*Work instructions*:
Starting with the line that contains "sample: Retinal organoid Rod and Cone cells", repeat exactly every line through the last one in the records below, and leave out the pictures.

Segment Start: Entries supplied

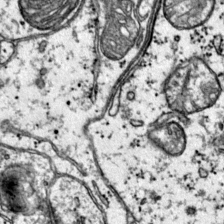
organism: Mouse
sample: Primary visual cortex
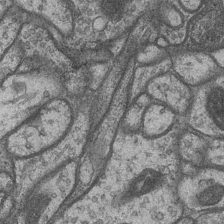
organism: Drosophila
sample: Optic medulla
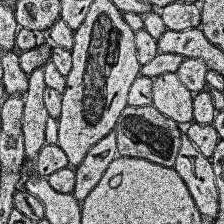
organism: Human
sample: Temporal Lobe
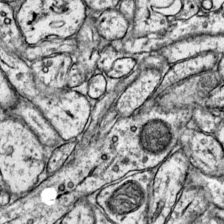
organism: Mouse
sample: Primary visual cortex
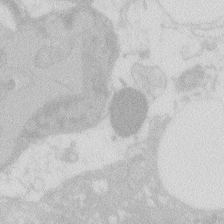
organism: Zebrafish
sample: Macrophage
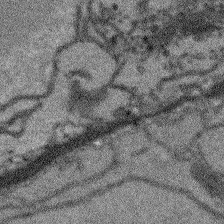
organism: Arabidopsis thaliana
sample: Root tip
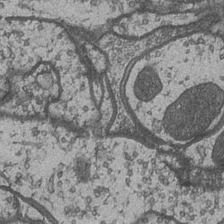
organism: Drosophila
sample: Optic medulla
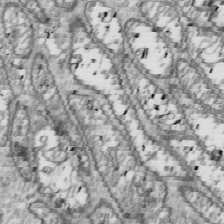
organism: Drosophila
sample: Cell division; meiosis; drosophila spermatocytes
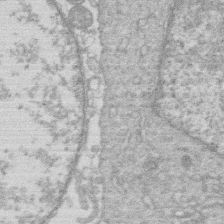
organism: Human
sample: Macrophage cells
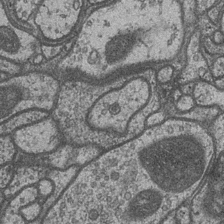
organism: Drosophila
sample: Optic medulla
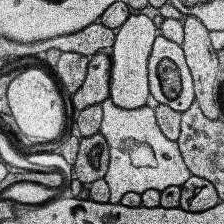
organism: Human
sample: Temporal Lobe
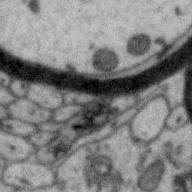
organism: Zebra finch
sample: Brain
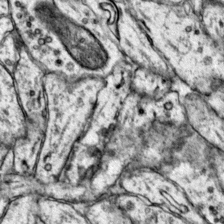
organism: Mouse
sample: Primary visual cortex
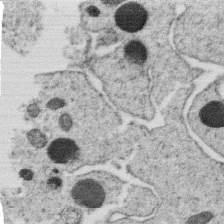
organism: C. elegans
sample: C. elegans oocyte; sperm cells
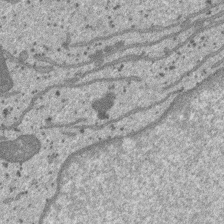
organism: Human
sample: Lung epithelial cells infected with SARS-CoV-2
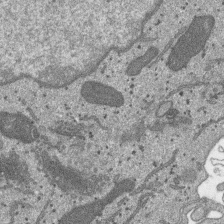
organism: Human
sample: Lung epithelial cells infected with SARS-CoV-2
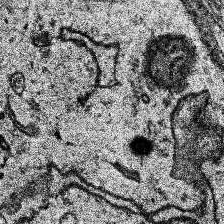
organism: Human
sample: Temporal Lobe
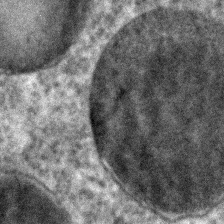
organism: C. elegans
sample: C. elegans embryo
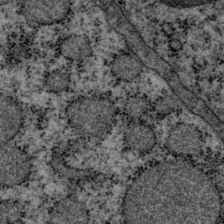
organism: P. pacificus
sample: Pharynx
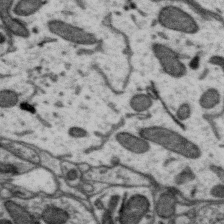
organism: Zebra finch
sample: Brain
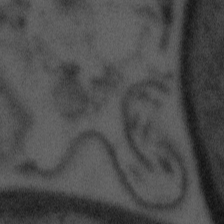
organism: Tuwongella immobilis
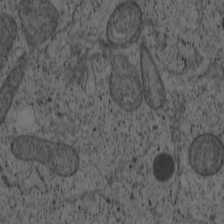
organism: African green monkey
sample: COS-7 cells
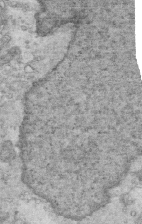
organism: Mouse
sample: Multiciliated cells
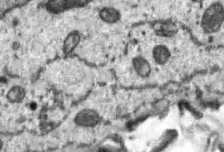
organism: Human
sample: HeLa cells
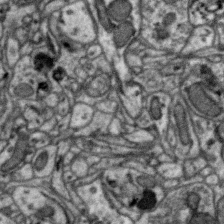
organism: Zebra finch
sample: Brain
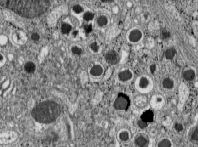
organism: C57BL Mouse
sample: Pancreatic islet
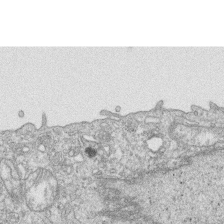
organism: Human
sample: HeLa cell HIV synapse
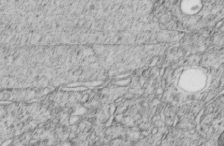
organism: C. elegans
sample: C. elegans embryo early stage
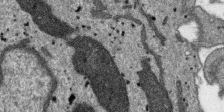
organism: Human
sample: Lung epithelial cells, uninfected (mock) control
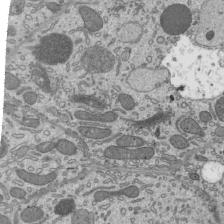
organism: Mouse
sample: Mouse epididymis efferent ductule cilia
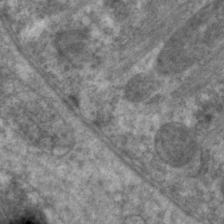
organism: C. elegans
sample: Pharynx
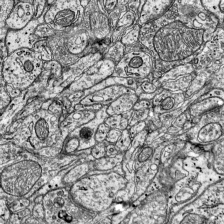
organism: Mouse
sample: Visual Cortex
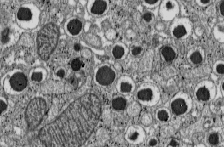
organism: C57BL Mouse
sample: Pancreatic islet
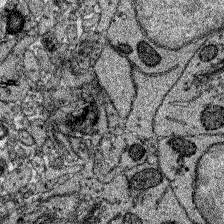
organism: Zebrafish
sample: Larval olfactory bulb
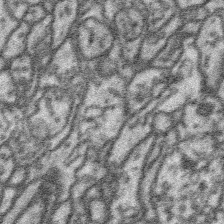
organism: Platynereis dumerilii
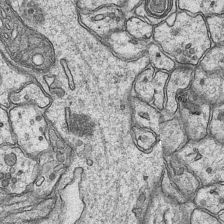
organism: Mouse
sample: CA1 Hippocampus
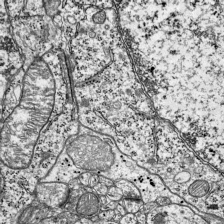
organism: Mouse
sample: Visual Cortex
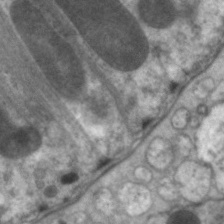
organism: C. elegans
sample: Pharynx
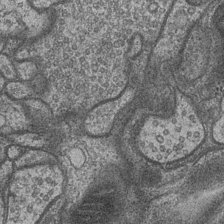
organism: Drosophila
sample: Optic medulla
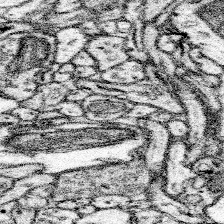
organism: Mouse
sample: Somatosensory cortex neuropil
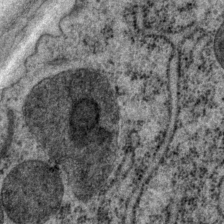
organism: P. pacificus
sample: Pharynx
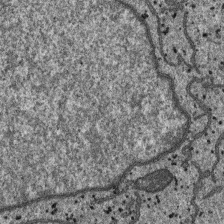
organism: Human
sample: Lung epithelial cells infected with SARS-CoV-2
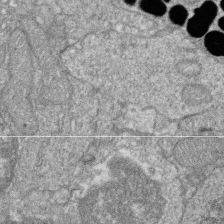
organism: Zebrafish
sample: Cilia; retinal pigment epithelium
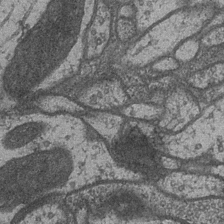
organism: Drosophila
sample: Optic medulla
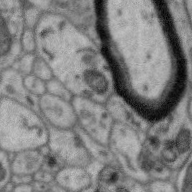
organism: Zebra finch
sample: Brain
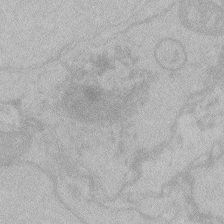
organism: Zebrafish
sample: Macrophage infected with Toxoplasma gondii
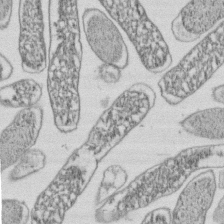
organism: E. coli
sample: Bacterial nucleoid
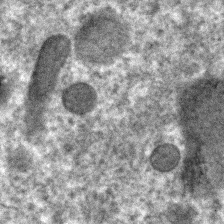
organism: C. elegans
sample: C. elegans embryo
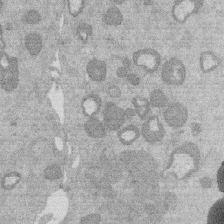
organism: Mouse
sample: Dividing mouse embryo 1 cell stage
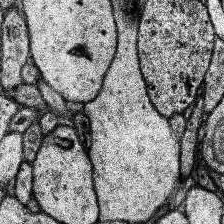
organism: Human
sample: Temporal Lobe
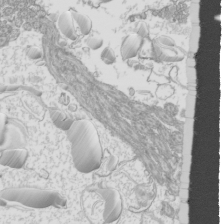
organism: Mouse
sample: Cilia; mouse epididymis
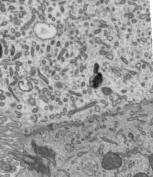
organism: Mouse
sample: Mouse epididymis efferent ductule cilia
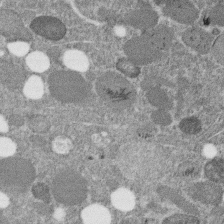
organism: C. elegans
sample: C. elegans embryo early stage
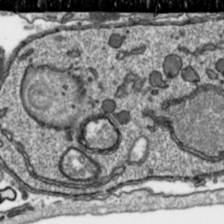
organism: Toxoplasma gondii
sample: Parasites in a vacuole inside a host cell
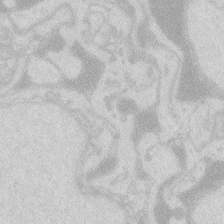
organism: Zebrafish
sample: Macrophage
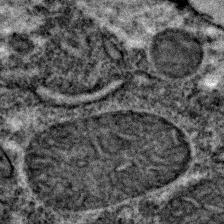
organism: C. elegans
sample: C. elegans embryo
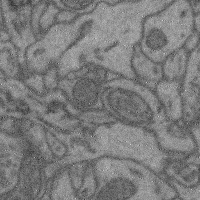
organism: Mouse
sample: Cerebral cortex
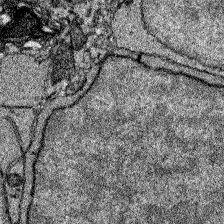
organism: Zebrafish
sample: Larval olfactory bulb
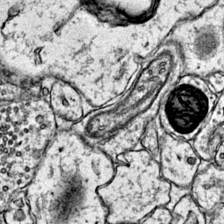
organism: Mouse
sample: Primary visual cortex
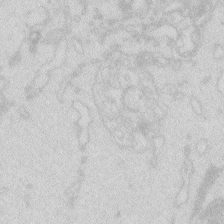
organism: Zebrafish
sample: Macrophage
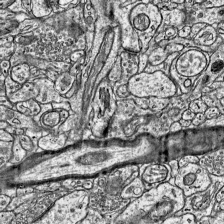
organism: Mouse
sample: Visual Cortex
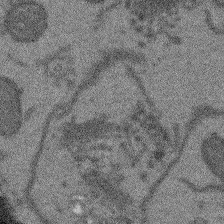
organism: Arabidopsis thaliana
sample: Root tip
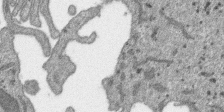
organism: Human
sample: Lung epithelial cells infected with SARS-CoV-2
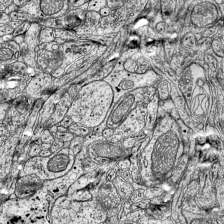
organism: Mouse
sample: Visual Cortex
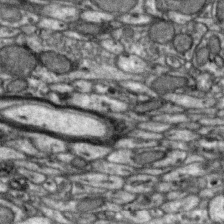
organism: Zebra finch
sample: Brain
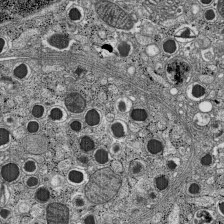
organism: C57BL Mouse
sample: Pancreatic islet
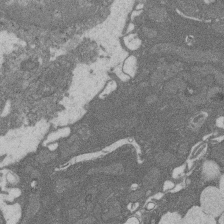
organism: Rat
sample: Salivary granule
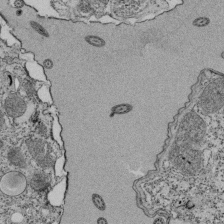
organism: Tetrahymena
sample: Cilia in tetrahymena
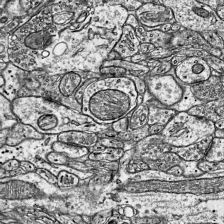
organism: Mouse
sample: Visual Cortex
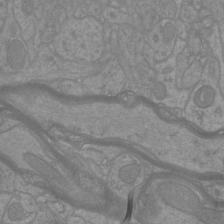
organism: Mouse
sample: Cortical neurons
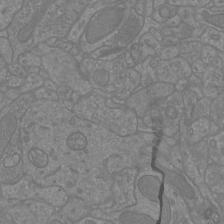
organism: Mouse
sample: Cortical neurons
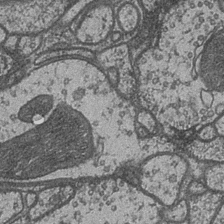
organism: Drosophila
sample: Optic medulla
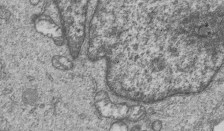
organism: Human
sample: MDA-MB-231 cells
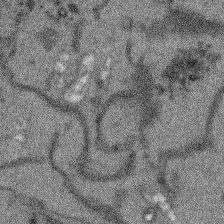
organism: Arabidopsis thaliana
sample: Root tip
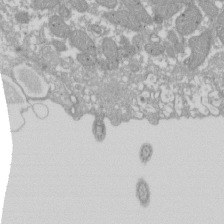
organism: Xenopus
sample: Cilia; centrioles in frog embryo cells
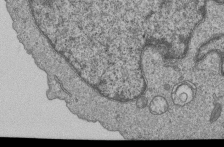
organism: Human
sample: MDA-MB-231 cells
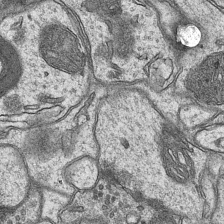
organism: Mouse
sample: CA1 Hippocampus
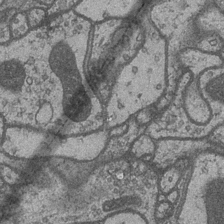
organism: Drosophila
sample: Optic medulla
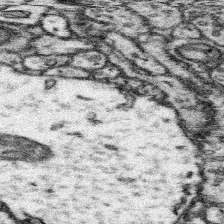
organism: Mouse
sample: Somatosensory cortex neuropil
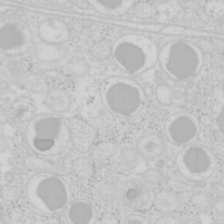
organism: Mouse
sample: Pancreas
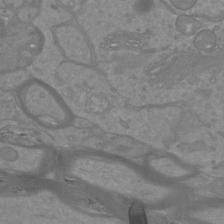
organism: Mouse
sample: Cortical neurons
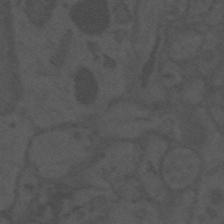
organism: Mouse
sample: Suprachiasmatic nucleus
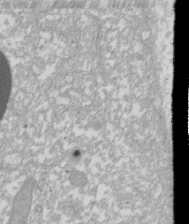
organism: Xenopus
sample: Cilia; centrioles in frog embryo cells
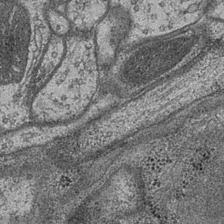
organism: Drosophila
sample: Optic medulla
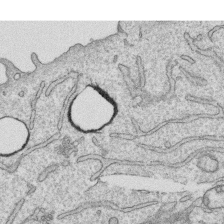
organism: Human
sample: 1205lu cells
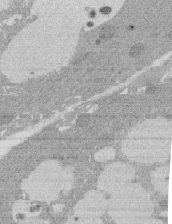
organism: Rat
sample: Salivary granule
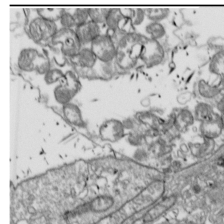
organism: Drosophila
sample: Cell division; meiosis; drosophila spermatocytes
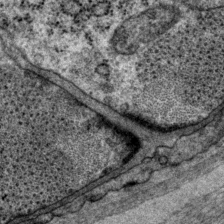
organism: P. pacificus
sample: Pharynx
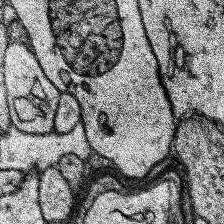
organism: Human
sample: Temporal Lobe
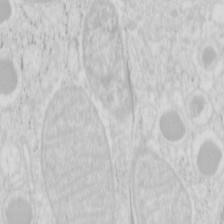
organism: Mouse
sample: Pancreas
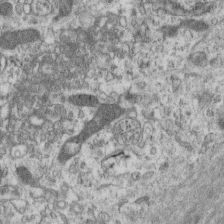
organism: Mouse
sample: Centriole in ependymal cells
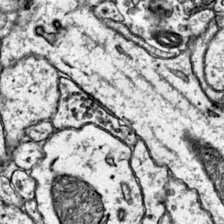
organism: Mouse
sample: Primary visual cortex
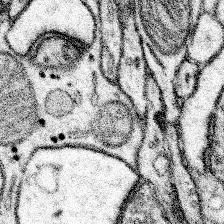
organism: Mouse
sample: Somatosensory cortex neuropil
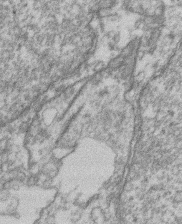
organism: Mouse
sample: T cell stromal cell synapse
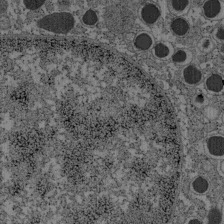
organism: C57BL Mouse
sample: Pancreatic islet
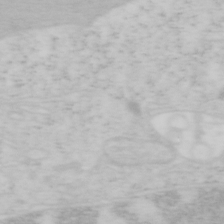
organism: Mouse
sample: OT-I killer T cells with ID8 ovarian cancer cells
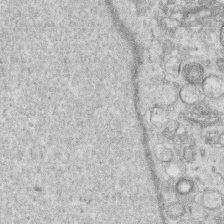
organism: Human
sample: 1205lu cells
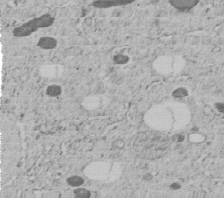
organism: C. elegans
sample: C. elegans embryo early stage
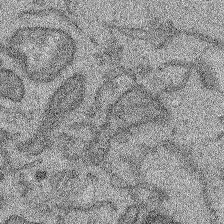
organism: Human
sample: HeLa cells
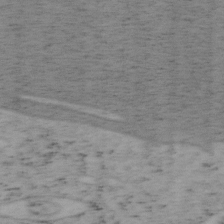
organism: Mouse
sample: OT-I killer T cells with ID8 ovarian cancer cells
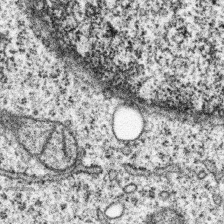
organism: Human
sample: HeLa cells
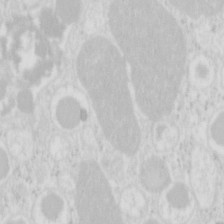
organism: Mouse
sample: Pancreas
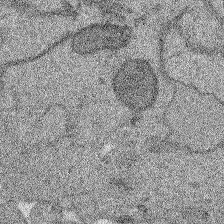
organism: Human
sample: HeLa cells
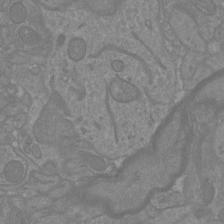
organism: Mouse
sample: Cortical neurons
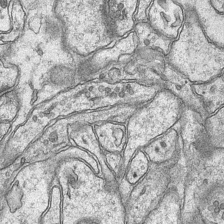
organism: Mouse
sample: CA1 Hippocampus
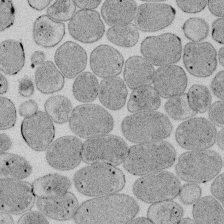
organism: E. coli
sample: Bacterial nucleoid
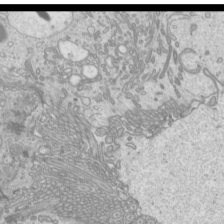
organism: Mouse
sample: Cilia; mouse epididymis
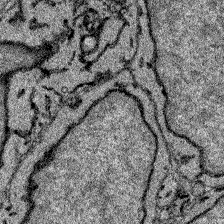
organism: Zebrafish
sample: Larval olfactory bulb
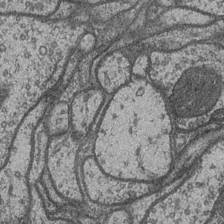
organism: Drosophila
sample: Optic medulla
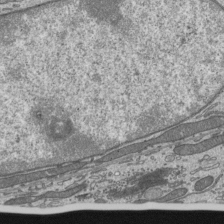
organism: Mouse
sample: Mouse epididymis efferent ductule cilia
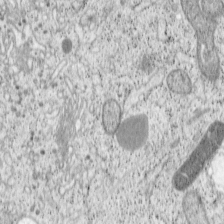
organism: African green monkey
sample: COS-7 cells
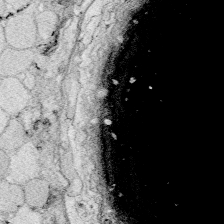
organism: Zebrafish
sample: Whole-Brain
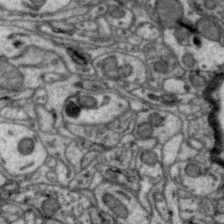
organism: Zebra finch
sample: Brain
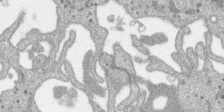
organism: Human
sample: Lung epithelial cells infected with SARS-CoV-2
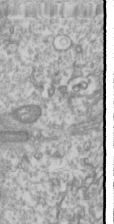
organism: Drosophila
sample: Cell division; meiosis; drosophila spermatocytes
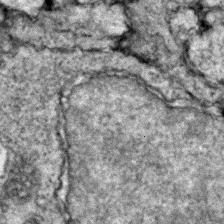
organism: Zebrafish
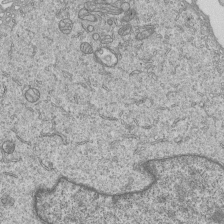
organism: Human
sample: MDA-MB-231 cells
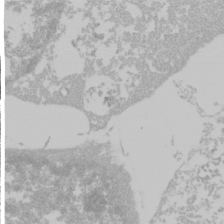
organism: Mouse
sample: Cancer cell death in ED-1 cells
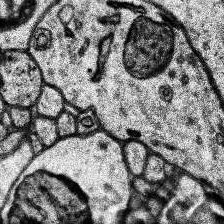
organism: Human
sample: Temporal Lobe
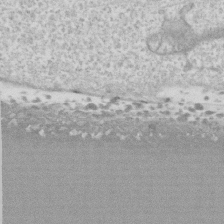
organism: Human
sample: CRL-1474
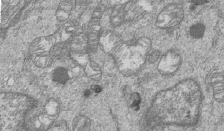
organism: Human
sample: MDA-MB-231 cells
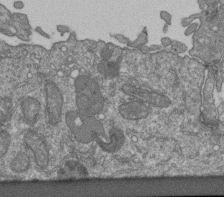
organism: Human
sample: Retinal organoid Rod and Cone cells
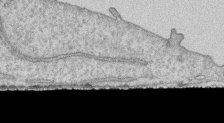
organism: Human
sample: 1205lu cells
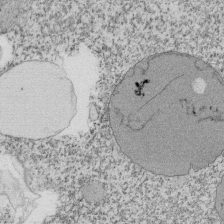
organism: Tetrahymena
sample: Cilia in tetrahymena
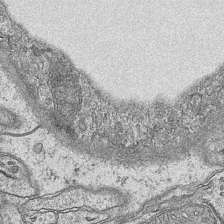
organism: Mouse
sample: CA1 Hippocampus
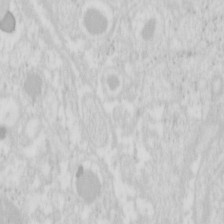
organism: Mouse
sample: Pancreas
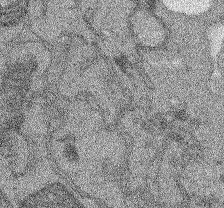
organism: Human
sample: HeLa cells
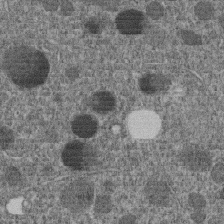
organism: C. elegans
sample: C. elegans embryo early stage
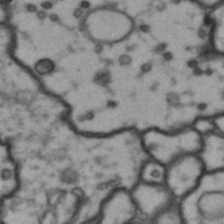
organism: Drosophila
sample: Brain
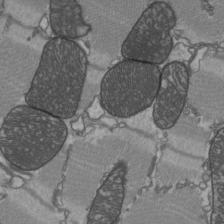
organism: C57BL Mouse
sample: Heart
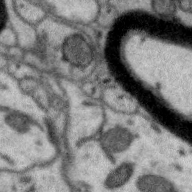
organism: Zebra finch
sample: Brain
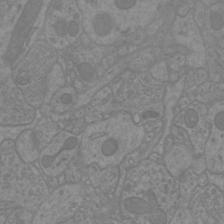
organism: Mouse
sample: Cortical neurons
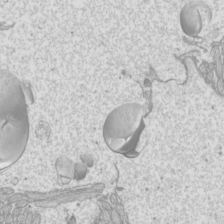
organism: Mouse
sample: Cilia; mouse epididymis
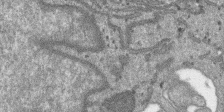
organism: Human
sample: Lung epithelial cells infected with SARS-CoV-2
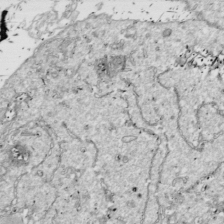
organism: Drosophila
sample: Cell division; meiosis; drosophila spermatocytes
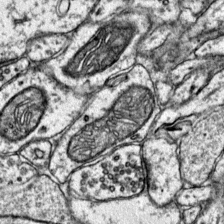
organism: Mouse
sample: Primary visual cortex
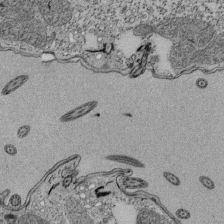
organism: Tetrahymena
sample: Cilia in tetrahymena
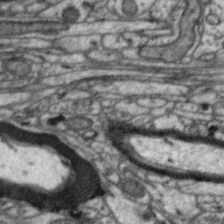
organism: Zebra finch
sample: Brain
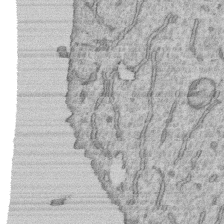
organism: Human
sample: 1205lu cells

Segment End: Entries supplied

*Answer for the task*:
sample: Retinal organoid Rod and Cone cells
organism: Human
sample: 1205lu cells
organism: Tetrahymena
sample: Cilia in tetrahymena
organism: Mouse
sample: CA1 Hippocampus
organism: Mouse
sample: Pancreas
organism: Human
sample: HeLa cells
organism: C. elegans
sample: C. elegans embryo early stage
organism: Drosophila
sample: Brain
organism: C57BL Mouse
sample: Heart
organism: Zebra finch
sample: Brain
organism: Mouse
sample: Cortical neurons
organism: Mouse
sample: Cilia; mouse epididymis
organism: Human
sample: Lung epithelial cells infected with SARS-CoV-2
organism: Drosophila
sample: Cell division; meiosis; drosophila spermatocytes
organism: Mouse
sample: Primary visual cortex
organism: Tetrahymena
sample: Cilia in tetrahymena
organism: Zebra finch
sample: Brain
organism: Human
sample: 1205lu cells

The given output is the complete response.